## What is being asked
Go through the data below and copy it exactly, skipping every picture.

## Dataset extract
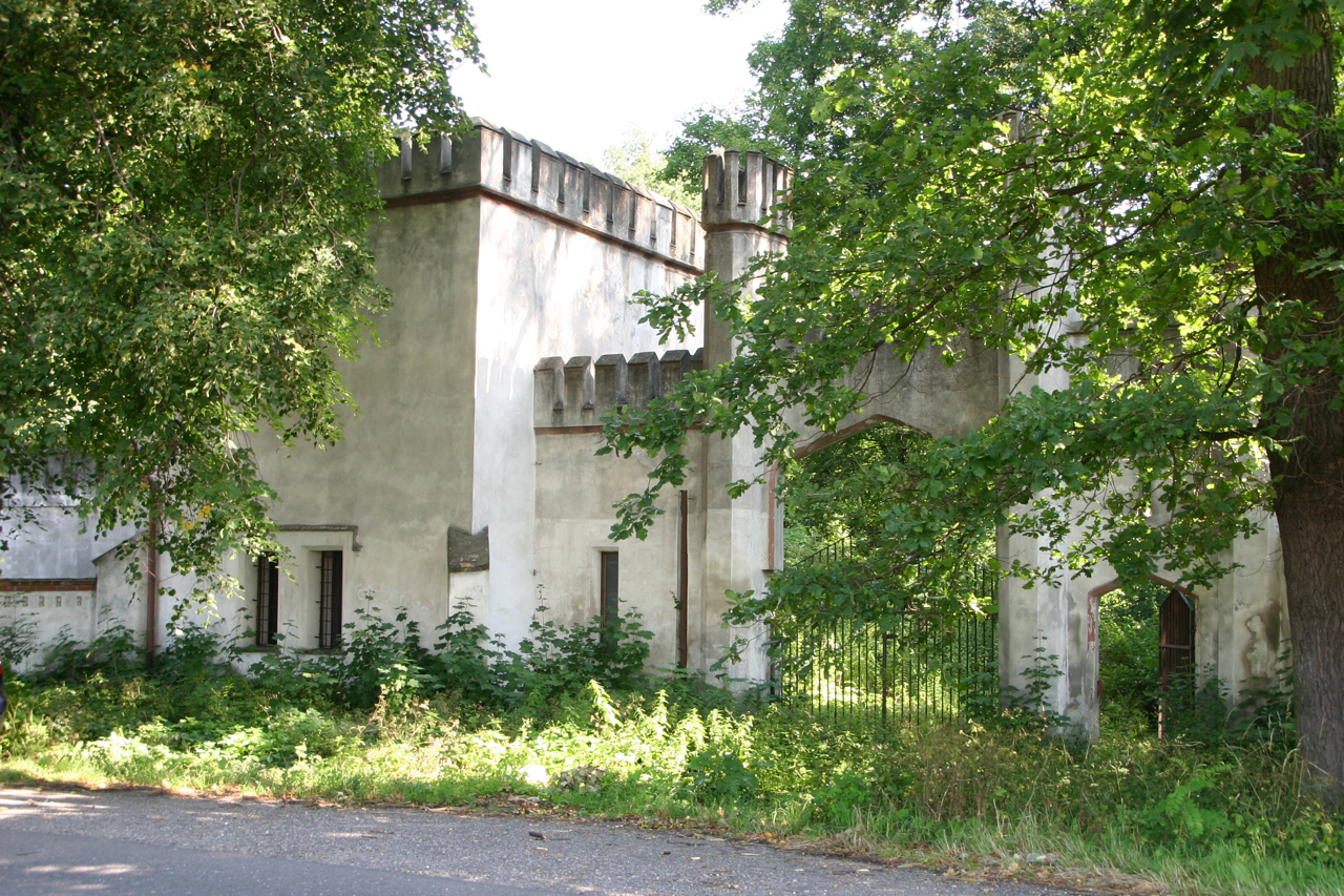 Budynek bramny, parku przy pałacu w Dobrej. Krenelaże.
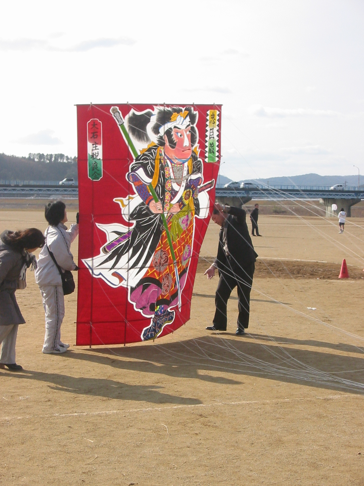 童謡の里龍野凧あげ祭り 播州角凧 大石主税良金
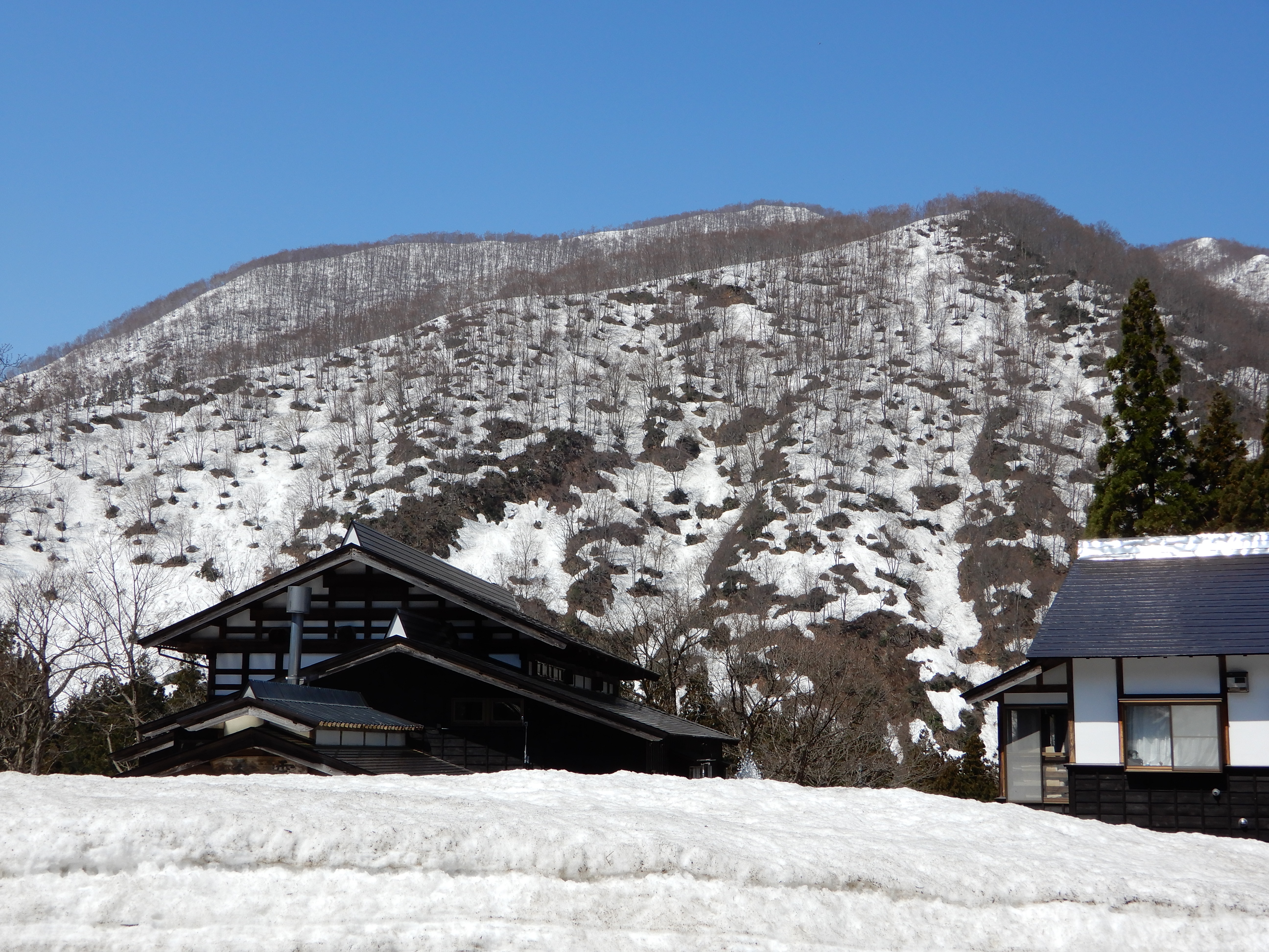 雲天より（2019-04-18）
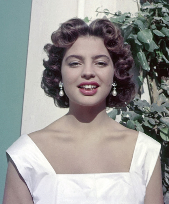 Ira von Fürstenberg

## Output
 Budynek bramny, parku przy pałacu w Dobrej. Krenelaże.
 童謡の里龍野凧あげ祭り 播州角凧 大石主税良金
 雲天より（2019-04-18）
 Ira von Fürstenberg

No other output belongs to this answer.